Sixteen state attorneys general called a federal labor charge against the Boeing Co. a “job-killing” action that ultimately will hurt unionized workers.
The attorneys general filed a legal brief on Thursday in response to allegations by the National Labor Relations Board that Boeing retaliated against Machinists for strikes in Washington when the jet maker picked South Carolina for a second assembly site.
The labor board “has misconstrued federal law in its complaint,” said Alan Wilson, South Carolina’s attorney general. “In fact, the federal government’s actions contradict federal law, which allows states to enact right-to-work laws without fear of retaliation from the NLRB.”
An administrative law judge is set to hear the labor board’s complaint against Boeing, beginning Tuesday in Seattle.
Boeing selected North Charleston, S.C., as home to its second 787 assembly line in October 2009, after a 57-day strike by its Machinists union in the Puget Sound in 2008. In his April 20 complaint, the board’s general counsel Lafe Solomon suggested Boeing put a second line in Washington to make amends.
This morning, Boeing will open its new $750 million facility in North Charleston, where it has hired 1,000 workers.
In their brief, the attorneys general took issue with Solomon’s interpretation of labor law.
“Under the general counsel’s theory, any employer that has ever endured a strike at its unionized facilities could be improperly charged with retaliation simply because the company exercised its discretion to open a new factory in a state with a more favorable business climate,” the attorneys general wrote.
After Boeing announced its South Carolina pick, company officials cited labor strikes every three years in the Puget Sound region as one of the reasons for their decision.

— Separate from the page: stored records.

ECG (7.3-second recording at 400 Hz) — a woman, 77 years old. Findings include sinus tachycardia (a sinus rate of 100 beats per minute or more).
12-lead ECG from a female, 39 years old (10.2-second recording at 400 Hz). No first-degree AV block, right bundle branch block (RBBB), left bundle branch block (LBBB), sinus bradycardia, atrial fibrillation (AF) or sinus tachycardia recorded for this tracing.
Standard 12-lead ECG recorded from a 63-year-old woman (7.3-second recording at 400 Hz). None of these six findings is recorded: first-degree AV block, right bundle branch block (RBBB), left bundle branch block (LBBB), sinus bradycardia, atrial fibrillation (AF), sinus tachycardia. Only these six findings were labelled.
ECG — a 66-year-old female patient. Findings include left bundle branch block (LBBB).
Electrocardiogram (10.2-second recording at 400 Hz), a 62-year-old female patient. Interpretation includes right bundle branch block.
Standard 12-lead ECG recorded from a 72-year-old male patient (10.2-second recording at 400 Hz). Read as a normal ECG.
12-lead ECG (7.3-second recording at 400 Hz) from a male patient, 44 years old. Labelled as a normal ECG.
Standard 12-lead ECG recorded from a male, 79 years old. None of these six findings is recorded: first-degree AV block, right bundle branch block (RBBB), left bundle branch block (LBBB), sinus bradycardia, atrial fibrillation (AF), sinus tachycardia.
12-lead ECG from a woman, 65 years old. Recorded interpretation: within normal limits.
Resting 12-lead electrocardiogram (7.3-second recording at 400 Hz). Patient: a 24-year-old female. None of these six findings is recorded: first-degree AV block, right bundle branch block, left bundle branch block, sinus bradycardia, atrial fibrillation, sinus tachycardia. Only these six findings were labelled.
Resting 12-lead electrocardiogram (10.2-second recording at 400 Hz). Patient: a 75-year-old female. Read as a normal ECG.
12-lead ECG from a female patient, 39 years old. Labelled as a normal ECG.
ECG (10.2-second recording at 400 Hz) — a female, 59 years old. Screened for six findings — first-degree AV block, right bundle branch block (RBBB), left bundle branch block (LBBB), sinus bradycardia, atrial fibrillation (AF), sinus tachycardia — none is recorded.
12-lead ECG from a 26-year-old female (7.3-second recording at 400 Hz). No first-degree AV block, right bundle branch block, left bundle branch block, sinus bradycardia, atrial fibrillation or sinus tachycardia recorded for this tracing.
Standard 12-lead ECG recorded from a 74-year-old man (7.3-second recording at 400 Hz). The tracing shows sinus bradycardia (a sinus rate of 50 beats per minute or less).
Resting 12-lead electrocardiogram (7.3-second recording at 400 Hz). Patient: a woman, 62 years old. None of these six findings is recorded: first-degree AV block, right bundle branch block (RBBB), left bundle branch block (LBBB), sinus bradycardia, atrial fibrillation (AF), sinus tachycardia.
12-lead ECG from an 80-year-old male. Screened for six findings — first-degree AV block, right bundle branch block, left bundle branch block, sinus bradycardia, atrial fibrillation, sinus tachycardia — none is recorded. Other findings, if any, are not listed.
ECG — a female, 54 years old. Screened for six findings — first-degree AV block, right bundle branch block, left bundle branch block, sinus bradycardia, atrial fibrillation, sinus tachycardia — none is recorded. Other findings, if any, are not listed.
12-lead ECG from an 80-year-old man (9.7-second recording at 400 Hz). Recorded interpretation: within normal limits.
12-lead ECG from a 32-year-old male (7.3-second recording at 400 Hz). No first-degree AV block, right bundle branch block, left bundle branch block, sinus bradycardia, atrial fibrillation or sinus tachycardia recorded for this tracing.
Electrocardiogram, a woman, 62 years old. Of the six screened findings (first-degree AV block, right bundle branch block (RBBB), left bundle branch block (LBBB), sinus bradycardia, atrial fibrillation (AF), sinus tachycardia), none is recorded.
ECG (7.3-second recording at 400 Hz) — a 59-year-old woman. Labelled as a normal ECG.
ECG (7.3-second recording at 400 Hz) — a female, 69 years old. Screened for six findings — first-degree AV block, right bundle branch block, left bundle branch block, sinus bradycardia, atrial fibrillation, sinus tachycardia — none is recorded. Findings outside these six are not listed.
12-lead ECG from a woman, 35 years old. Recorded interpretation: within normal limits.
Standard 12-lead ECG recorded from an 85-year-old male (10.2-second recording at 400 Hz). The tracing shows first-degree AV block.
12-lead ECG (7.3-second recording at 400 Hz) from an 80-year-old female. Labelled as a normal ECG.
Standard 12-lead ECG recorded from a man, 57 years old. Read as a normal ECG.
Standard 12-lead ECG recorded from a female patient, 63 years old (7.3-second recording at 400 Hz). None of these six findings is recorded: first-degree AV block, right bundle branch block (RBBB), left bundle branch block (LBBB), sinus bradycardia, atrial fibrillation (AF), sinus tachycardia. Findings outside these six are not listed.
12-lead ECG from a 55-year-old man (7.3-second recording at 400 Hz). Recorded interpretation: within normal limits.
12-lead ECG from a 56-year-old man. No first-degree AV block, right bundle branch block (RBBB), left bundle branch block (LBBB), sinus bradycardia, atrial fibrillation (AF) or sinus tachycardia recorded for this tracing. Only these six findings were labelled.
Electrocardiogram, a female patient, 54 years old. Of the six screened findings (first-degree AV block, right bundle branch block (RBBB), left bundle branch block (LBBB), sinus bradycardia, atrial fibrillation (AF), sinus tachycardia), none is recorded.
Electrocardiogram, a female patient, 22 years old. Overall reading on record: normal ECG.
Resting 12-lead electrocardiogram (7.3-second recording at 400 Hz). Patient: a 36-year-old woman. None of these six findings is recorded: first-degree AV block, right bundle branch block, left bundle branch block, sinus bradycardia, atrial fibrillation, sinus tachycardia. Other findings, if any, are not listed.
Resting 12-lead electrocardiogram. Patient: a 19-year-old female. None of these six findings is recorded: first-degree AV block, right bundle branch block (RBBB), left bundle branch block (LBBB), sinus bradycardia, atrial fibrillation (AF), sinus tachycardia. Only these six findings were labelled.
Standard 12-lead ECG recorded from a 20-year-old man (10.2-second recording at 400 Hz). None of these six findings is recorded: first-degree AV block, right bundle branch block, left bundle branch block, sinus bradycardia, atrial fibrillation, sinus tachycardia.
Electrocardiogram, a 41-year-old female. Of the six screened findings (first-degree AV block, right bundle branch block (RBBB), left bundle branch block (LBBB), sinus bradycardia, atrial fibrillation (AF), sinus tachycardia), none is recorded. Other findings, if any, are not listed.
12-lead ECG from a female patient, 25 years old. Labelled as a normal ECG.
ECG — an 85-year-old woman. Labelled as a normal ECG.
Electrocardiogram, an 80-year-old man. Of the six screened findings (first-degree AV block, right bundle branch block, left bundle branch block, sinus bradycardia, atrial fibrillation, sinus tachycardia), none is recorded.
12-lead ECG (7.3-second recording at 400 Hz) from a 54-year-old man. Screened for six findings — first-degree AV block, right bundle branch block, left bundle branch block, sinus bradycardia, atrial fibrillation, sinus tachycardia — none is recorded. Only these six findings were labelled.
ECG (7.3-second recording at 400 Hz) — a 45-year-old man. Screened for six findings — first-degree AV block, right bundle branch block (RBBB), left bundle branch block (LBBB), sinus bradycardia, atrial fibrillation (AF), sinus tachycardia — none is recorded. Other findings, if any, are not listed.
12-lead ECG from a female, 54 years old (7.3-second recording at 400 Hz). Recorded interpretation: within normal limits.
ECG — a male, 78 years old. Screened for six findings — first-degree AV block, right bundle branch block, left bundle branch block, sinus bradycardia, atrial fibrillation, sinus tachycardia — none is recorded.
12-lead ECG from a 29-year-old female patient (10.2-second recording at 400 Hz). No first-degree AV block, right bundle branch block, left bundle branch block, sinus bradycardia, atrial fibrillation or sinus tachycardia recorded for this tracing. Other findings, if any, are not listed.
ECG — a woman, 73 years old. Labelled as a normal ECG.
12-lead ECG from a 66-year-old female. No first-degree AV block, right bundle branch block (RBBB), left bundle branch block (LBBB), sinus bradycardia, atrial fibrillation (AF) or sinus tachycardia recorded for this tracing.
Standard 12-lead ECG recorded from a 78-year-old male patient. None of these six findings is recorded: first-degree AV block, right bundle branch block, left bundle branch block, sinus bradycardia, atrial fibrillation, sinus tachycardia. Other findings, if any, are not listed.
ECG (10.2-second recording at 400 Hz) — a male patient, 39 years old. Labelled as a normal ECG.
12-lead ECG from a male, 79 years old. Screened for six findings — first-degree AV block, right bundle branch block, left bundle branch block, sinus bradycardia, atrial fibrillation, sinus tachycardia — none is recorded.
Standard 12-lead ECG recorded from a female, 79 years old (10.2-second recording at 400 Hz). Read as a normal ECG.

The Machinists said their right to strike is protected under federal law. Boeing has denied that it was retaliating against the union, listing several factors in its decision including economic incentives provided by South Carolina.
Boeing has said that Solomon’s recommended remedy would “cause undue hardship on Boeing, its employees and the state of South Carolina.”
Greg Abbott, Texas’ attorney general, said the labor board’s action would stifle economic opportunity in Texas and across the country. If the labor board goes through with its complaint, it would “create perverse incentives and harm the business climate in every state,” the attorneys general wrote.
The brief, written by South Carolina and Texas’ attorneys general, was joined by the following states: Alabama, Arizona, Colorado, Florida, Georgia, Idaho, Kansas, Michigan, Nebraska, Oklahoma, South Dakota, Utah, Virginia and Wyoming.
Talk to us
> Give us your news tips.
> Send us a letter to the editor.
> More Herald contact information.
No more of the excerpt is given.